Records excerpted from a collection

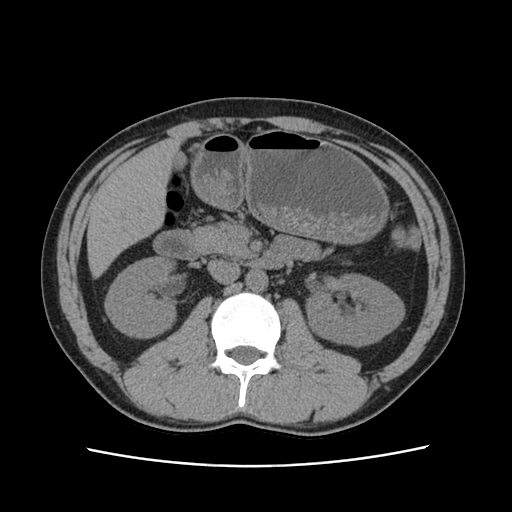

Abdominal CT. axial view. soft-tissue window (W 400 / L 40). acquired on SOMATOM Force
Each box given as x1,y1,x2,y2.
Organ bounding boxes:
- right kidney: x1=104, y1=256, x2=176, y2=337
- left kidney: x1=306, y1=274, x2=404, y2=346
- gall bladder: x1=172, y1=152, x2=186, y2=170
- liver: x1=86, y1=138, x2=181, y2=278
- stomach: x1=191, y1=129, x2=388, y2=243
- aorta: x1=245, y1=269, x2=267, y2=291
- inferior vena cava: x1=207, y1=260, x2=240, y2=283
- pancreas: x1=190, y1=226, x2=249, y2=257
- duodenum: x1=153, y1=230, x2=292, y2=269

- [TASK DIRECTIONS]: Set down exactly and only the lines from the start of the entries above through the line containing "- stomach: x1=191, y1=129, x2=388, y2=243", both ends included, omitting the pictures.

- [ANSWER BOX]:
Abdominal CT. axial view. soft-tissue window (W 400 / L 40). acquired on SOMATOM Force
Each box given as x1,y1,x2,y2.
Organ bounding boxes:
- right kidney: x1=104, y1=256, x2=176, y2=337
- left kidney: x1=306, y1=274, x2=404, y2=346
- gall bladder: x1=172, y1=152, x2=186, y2=170
- liver: x1=86, y1=138, x2=181, y2=278
- stomach: x1=191, y1=129, x2=388, y2=243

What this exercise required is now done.